— The data —

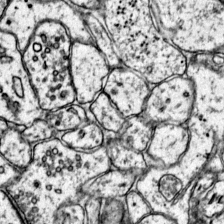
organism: Mouse
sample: Primary visual cortex
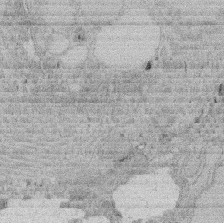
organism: Rat
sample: Salivary granule
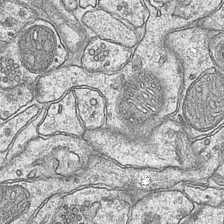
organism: Mouse
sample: CA1 Hippocampus
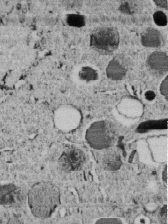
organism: C. elegans
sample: C. elegans embryo early stage
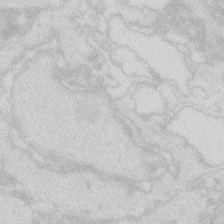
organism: Zebrafish
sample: Macrophage
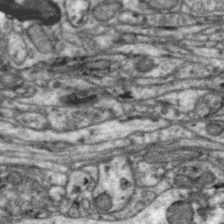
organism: Zebra finch
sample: Brain
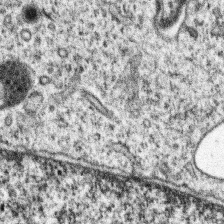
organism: Human
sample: HeLa cells
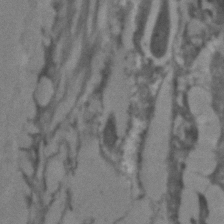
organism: C. elegans
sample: C. elegans embryo
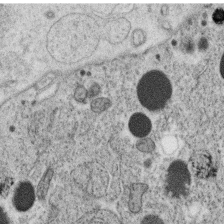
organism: C. elegans
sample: C. elegans oocyte; sperm cells
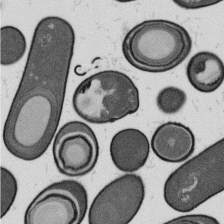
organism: B. subtilis
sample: Bacterial spore
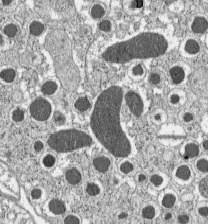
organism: C57BL Mouse
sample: Pancreatic islet
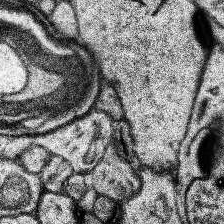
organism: Human
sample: Temporal Lobe
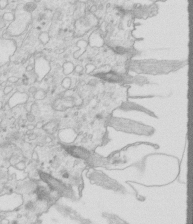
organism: Mouse
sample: Multiciliated cells
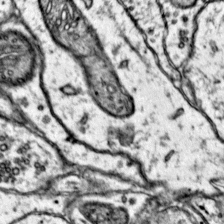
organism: Mouse
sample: Primary visual cortex
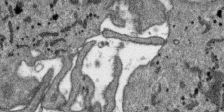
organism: Human
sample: Lung epithelial cells, uninfected (mock) control
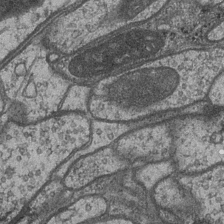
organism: Drosophila
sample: Optic medulla
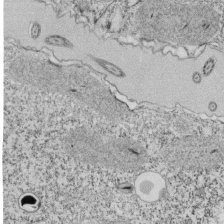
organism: Tetrahymena
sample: Cilia in tetrahymena
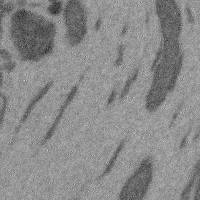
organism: Mouse
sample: Cerebral cortex
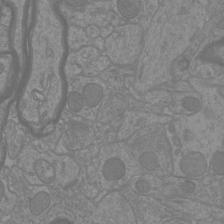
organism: Mouse
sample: Cortical neurons
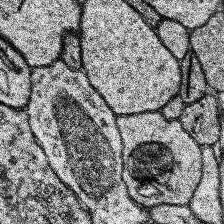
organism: Human
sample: Temporal Lobe
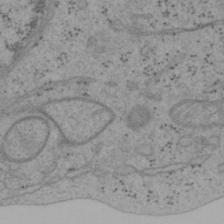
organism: Human
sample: HeLa cells
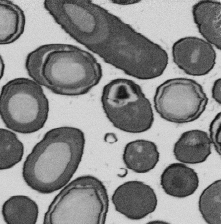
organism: B. subtilis
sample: Bacterial spore
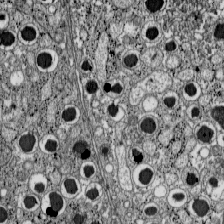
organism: C57BL Mouse
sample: Pancreatic islet
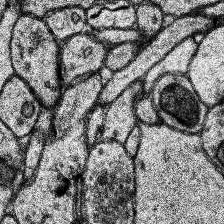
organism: Human
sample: Temporal Lobe
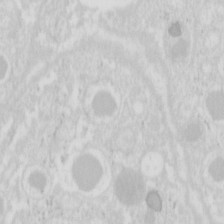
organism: Mouse
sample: Pancreas
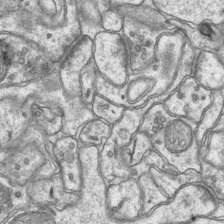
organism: Mouse
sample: CA1 Hippocampus
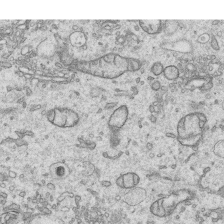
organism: Human
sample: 1205lu cells
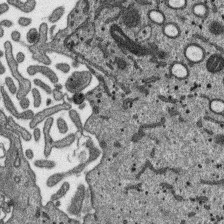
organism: Human
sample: Lung epithelial cells infected with SARS-CoV-2
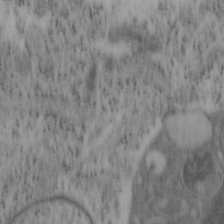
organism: Mouse
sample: OT-I killer T cells with ID8 ovarian cancer cells
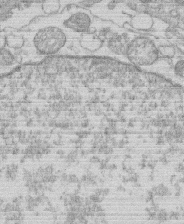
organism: Human
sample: Macrophage cells
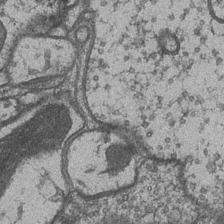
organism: Drosophila
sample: Optic medulla
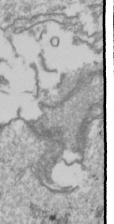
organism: Drosophila
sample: Cell division; meiosis; drosophila spermatocytes
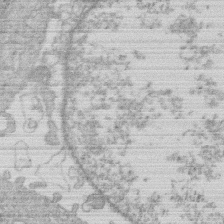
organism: Human
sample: Macrophage cells
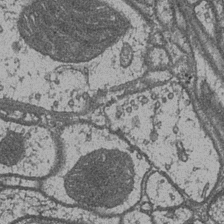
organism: Drosophila
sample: Optic medulla
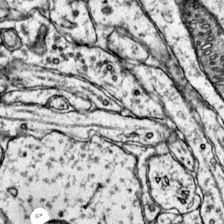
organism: Mouse
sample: Primary visual cortex
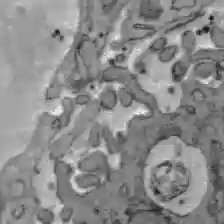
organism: C57BL Mouse
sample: Liver
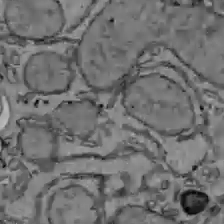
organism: C57BL Mouse
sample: Liver
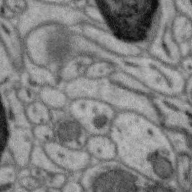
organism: Zebra finch
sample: Brain
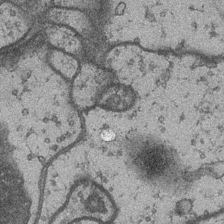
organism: Drosophila
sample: Optic medulla
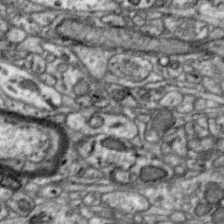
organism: Zebra finch
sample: Brain
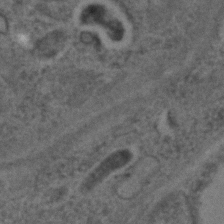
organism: C. elegans
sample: C. elegans embryo
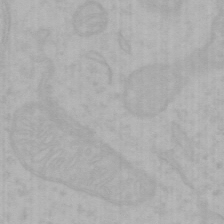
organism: Mouse
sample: Choroid plexus
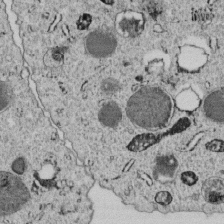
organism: C. elegans
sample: C. elegans embryo early stage
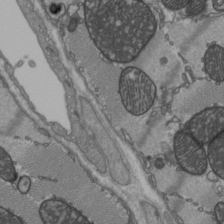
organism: C57BL Mouse
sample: Heart
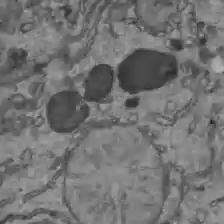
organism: C57BL Mouse
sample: Liver
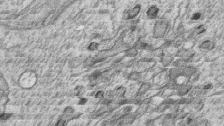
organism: Zebrafish
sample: synaptic ribbons in rod cells and cone cells
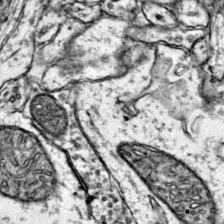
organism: Mouse
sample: Primary visual cortex
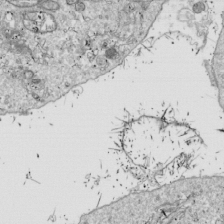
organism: Drosophila
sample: Cell division; meiosis; drosophila spermatocytes
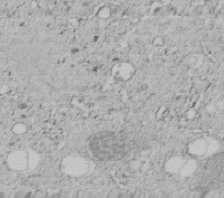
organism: C. elegans
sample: C. elegans embryo early stage
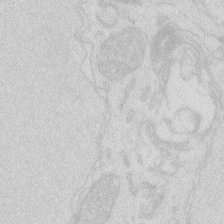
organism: Zebrafish
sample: Macrophage
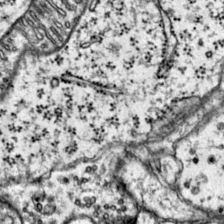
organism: Mouse
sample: Primary visual cortex
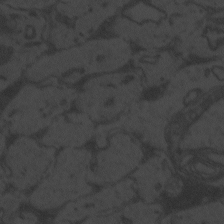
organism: Zebrafish
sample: Macrophage infected with Toxoplasma gondii
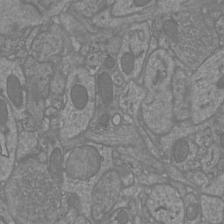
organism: Mouse
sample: Cortical neurons
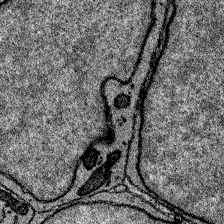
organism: Zebrafish
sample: Larval olfactory bulb
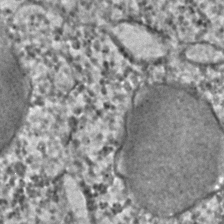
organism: C. elegans
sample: C. elegans embryo
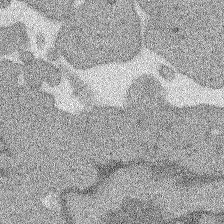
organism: Human
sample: HeLa cells
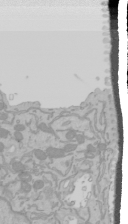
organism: Mouse
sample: Cancer cell death in ED-1 cells
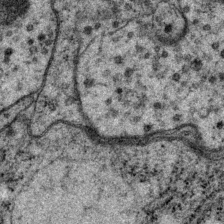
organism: P. pacificus
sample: Pharynx
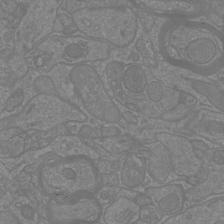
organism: Mouse
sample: Cortical neurons
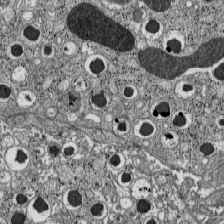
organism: C57BL Mouse
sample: Pancreatic islet
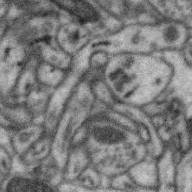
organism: Zebra finch
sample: Brain
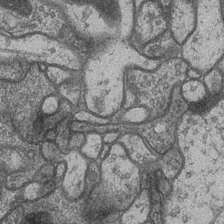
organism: Drosophila
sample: Optic medulla
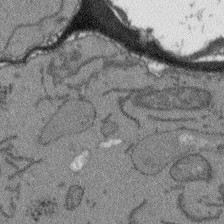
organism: Arabidopsis thaliana
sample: Root tip
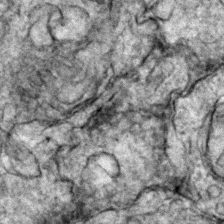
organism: Zebrafish
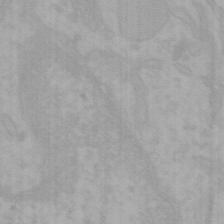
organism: Mouse
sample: Choroid plexus
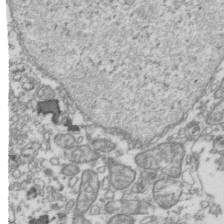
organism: Human
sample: Activated Jurkat CD4+ T cells
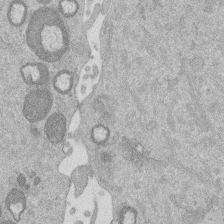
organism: Mouse
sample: Dividing mouse embryo 1 cell stage
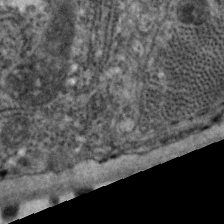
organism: C. elegans
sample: Pharynx
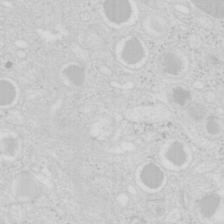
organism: Mouse
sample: Pancreas
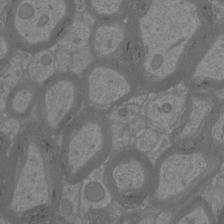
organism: Mouse
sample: Cortical neurons
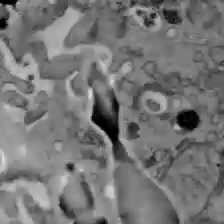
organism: C57BL Mouse
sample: Liver
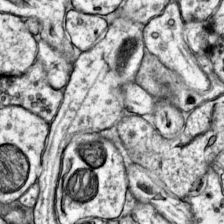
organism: Mouse
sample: Primary visual cortex
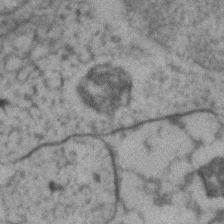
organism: Zebrafish
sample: Zebrafish embryo
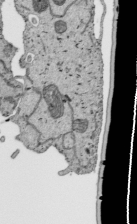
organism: Human
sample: Mitochondria in HCT116 cells
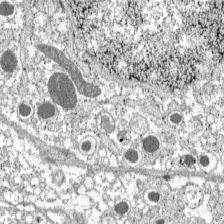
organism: C57BL Mouse
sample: Pancreatic islet
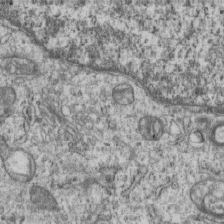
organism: Human
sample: MDA-MB-231 cells
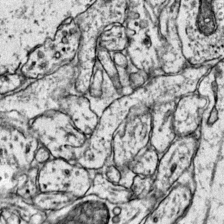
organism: Mouse
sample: Primary visual cortex
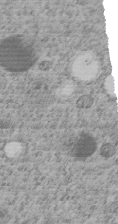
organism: C. elegans
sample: C. elegans embryo early stage
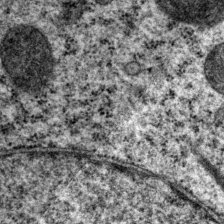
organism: P. pacificus
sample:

— Your instructions —
An exact reproduction of the data is required, with pictures excluded.

— Your response —
organism: Mouse
sample: Primary visual cortex
organism: Rat
sample: Salivary granule
organism: Mouse
sample: CA1 Hippocampus
organism: C. elegans
sample: C. elegans embryo early stage
organism: Zebrafish
sample: Macrophage
organism: Zebra finch
sample: Brain
organism: Human
sample: HeLa cells
organism: C. elegans
sample: C. elegans embryo
organism: C. elegans
sample: C. elegans oocyte; sperm cells
organism: B. subtilis
sample: Bacterial spore
organism: C57BL Mouse
sample: Pancreatic islet
organism: Human
sample: Temporal Lobe
organism: Mouse
sample: Multiciliated cells
organism: Mouse
sample: Primary visual cortex
organism: Human
sample: Lung epithelial cells, uninfected (mock) control
organism: Drosophila
sample: Optic medulla
organism: Tetrahymena
sample: Cilia in tetrahymena
organism: Mouse
sample: Cerebral cortex
organism: Mouse
sample: Cortical neurons
organism: Human
sample: Temporal Lobe
organism: Human
sample: HeLa cells
organism: B. subtilis
sample: Bacterial spore
organism: C57BL Mouse
sample: Pancreatic islet
organism: Human
sample: Temporal Lobe
organism: Mouse
sample: Pancreas
organism: Mouse
sample: CA1 Hippocampus
organism: Human
sample: 1205lu cells
organism: Human
sample: Lung epithelial cells infected with SARS-CoV-2
organism: Mouse
sample: OT-I killer T cells with ID8 ovarian cancer cells
organism: Human
sample: Macrophage cells
organism: Drosophila
sample: Optic medulla
organism: Drosophila
sample: Cell division; meiosis; drosophila spermatocytes
organism: Human
sample: Macrophage cells
organism: Drosophila
sample: Optic medulla
organism: Mouse
sample: Primary visual cortex
organism: C57BL Mouse
sample: Liver
organism: C57BL Mouse
sample: Liver
organism: Zebra finch
sample: Brain
organism: Drosophila
sample: Optic medulla
organism: Zebra finch
sample: Brain
organism: C. elegans
sample: C. elegans embryo
organism: Mouse
sample: Choroid plexus
organism: C. elegans
sample: C. elegans embryo early stage
organism: C57BL Mouse
sample: Heart
organism: C57BL Mouse
sample: Liver
organism: Zebrafish
sample: synaptic ribbons in rod cells and cone cells
organism: Mouse
sample: Primary visual cortex
organism: Drosophila
sample: Cell division; meiosis; drosophila spermatocytes
organism: C. elegans
sample: C. elegans embryo early stage
organism: Zebrafish
sample: Macrophage
organism: Mouse
sample: Primary visual cortex
organism: Zebrafish
sample: Macrophage infected with Toxoplasma gondii
organism: Mouse
sample: Cortical neurons
organism: Zebrafish
sample: Larval olfactory bulb
organism: C. elegans
sample: C. elegans embryo
organism: Human
sample: HeLa cells
organism: Mouse
sample: Cancer cell death in ED-1 cells
organism: P. pacificus
sample: Pharynx
organism: Mouse
sample: Cortical neurons
organism: C57BL Mouse
sample: Pancreatic islet
organism: Zebra finch
sample: Brain
organism: Drosophila
sample: Optic medulla
organism: Arabidopsis thaliana
sample: Root tip
organism: Zebrafish
organism: Mouse
sample: Choroid plexus
organism: Human
sample: Activated Jurkat CD4+ T cells
organism: Mouse
sample: Dividing mouse embryo 1 cell stage
organism: C. elegans
sample: Pharynx
organism: Mouse
sample: Pancreas
organism: Mouse
sample: Cortical neurons
organism: C57BL Mouse
sample: Liver
organism: Mouse
sample: Primary visual cortex
organism: Zebrafish
sample: Zebrafish embryo
organism: Human
sample: Mitochondria in HCT116 cells
organism: C57BL Mouse
sample: Pancreatic islet
organism: Human
sample: MDA-MB-231 cells
organism: Mouse
sample: Primary visual cortex
organism: C. elegans
sample: C. elegans embryo early stage
organism: P. pacificus
sample:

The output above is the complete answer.